Duta Besar Nikaragua untuk Belanda Carlos Jose Arguello Gomez menuturkan kepada panel yang beranggotakan 16 hakim bahwa Jerman gagal memenuhi kewajibannya untuk mencegah genosida atau memastikan penghormatan terhadap hukum kemanusiaan internasional.

Jerman sendiri akan menyampaikan argumennya pada hari Selasa (9/4). Ketua tim hukumnya, Tania von Uslar-Gleichen, menyebut tuduhan Nikaragua sangat bias. Dia membantah bahwa Berlin melanggar hukum internasional.

Israel dengan tegas menyangkal bahwa serangannya merupakan tindakan genosida dan mengatakan langkah tersebut dilakukan untuk membela diri setelah kelompok militan pimpinan Hamas menyerbu Israel selatan pada 7 Oktober. Penasihat hukum Israel, Tal Becker, menyatakan kepada hakim di pengadilan awal tahun ini dalam kasus yang diajukan oleh Afrika Selatan bahwa Israel sedang berperang dalam perang yang tidak dimulai dan tidak diinginkannya.

Pengadilan kemungkinan akan membutuhkan waktu berminggu-minggu untuk menyampaikan keputusan awalnya dan kasus yang diajukan Nikaragua kemungkinan akan berlarut-larut selama bertahun-tahun.


Terima Kasih Nikaragua

Seorang wanita Palestina bersama seorang anak berdiri di depan puing-puing rumah yang hancur akibat pengeboman Israel di Khan Yunis di Jalur Gaza selatan pada 6 Maret 2024. (Foto oleh AFP)

Tidak hanya meminta pengadilan untuk memerintahkan Jerman agar segera menangguhkan bantuannya kepada Israel, khususnya bantuan militer termasuk peralatan militer, Nikaragua juga menginginkan pengadilan memerintahkan Jerman untuk melanjutkan pendanaan ke badan bantuan PBB untuk pengungsi Palestina (UNRWA).

Puluhan pengunjuk rasa pro-Palestina yang mengibarkan bendera berdemonstrasi di luar Mahkamah Internasional di Den Haag pada Senin.

Sliman Abu Amara, seorang warga negara Belanda keturunan Palestina, berterima kasih kepada Nikaragua karena telah menuntut Jerman ke pengadilan.
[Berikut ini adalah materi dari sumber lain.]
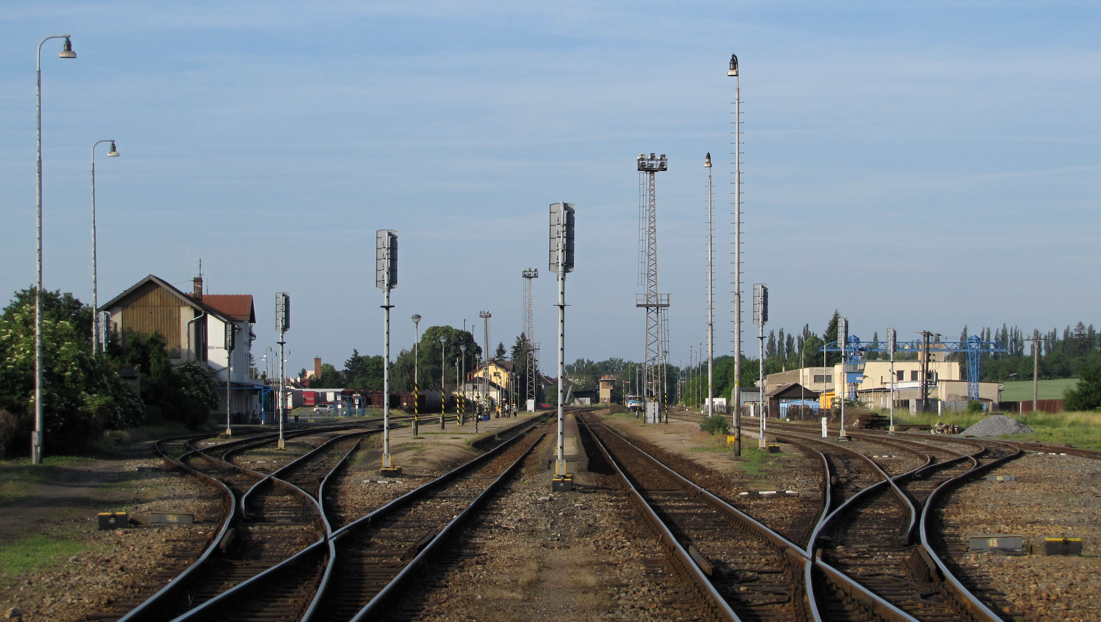 Železniční stanice v Kyjově
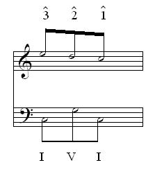 terzzug from Schenkers Reduktionsanalyse
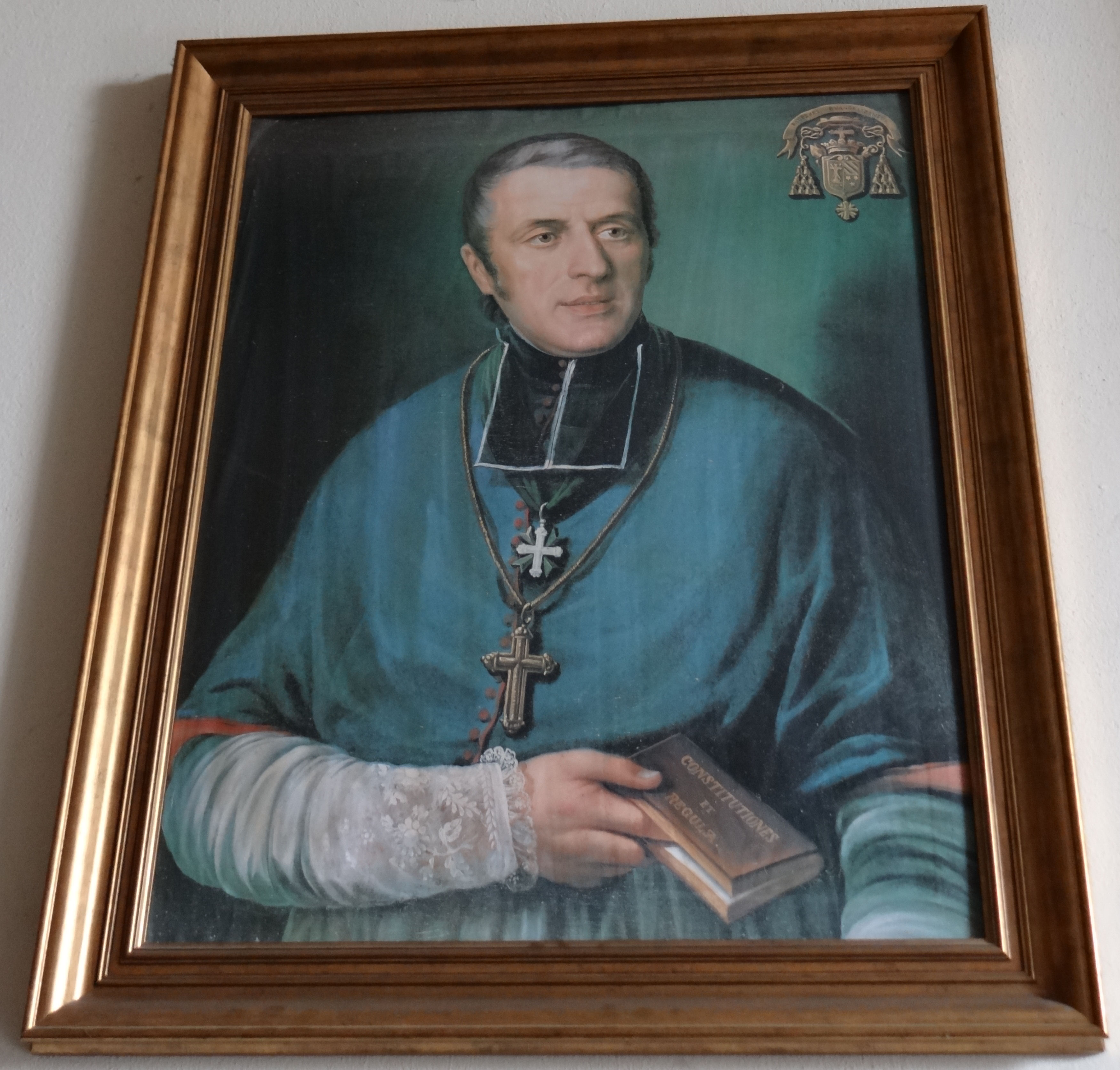 Sanktuarium Relikwii Drzewa Krzyża Świętego - portret Św Eugeniusza de Mazenod - założyciela i generała zakonu Misjonarzy Oblatów Maryi Niepokalanej (OMI)

Dia mencatat, "Ironinya adalah bahwa Jerman sebenarnya berada di balik seluruh konvensi internasional tentang pencegahan genosida."

Pada hari Jumat, (5/4) badan hak asasi manusia PBB juga meminta negara-negara berhenti menjual atau mengirimkan senjata ke Israel. AS dan Jerman menentang resolusi tersebut.

Jerman selama beberapa dekade telah menjadi pendukung setia Israel. Beberapa hari setelah serangan Hamas pada 7 Oktober, Kanselir Olaf Scholz menyatakan, "Sejarah kami sendiri, tanggung jawab kami yang timbul dari Holocaust, menjadikan tugas kami terus-menerus untuk membela keamanan negara Israel."

Namun, Jerman dilaporkan secara bertahap mengubah sikapnya seiring dengan melonjaknya jumlah korban sipil di Jalur Gaza. Selain semakin kritis terhadap situasi kemanusiaan di Jalur Gaza, mereka pun menentang serangan darat Israel ke Rafah.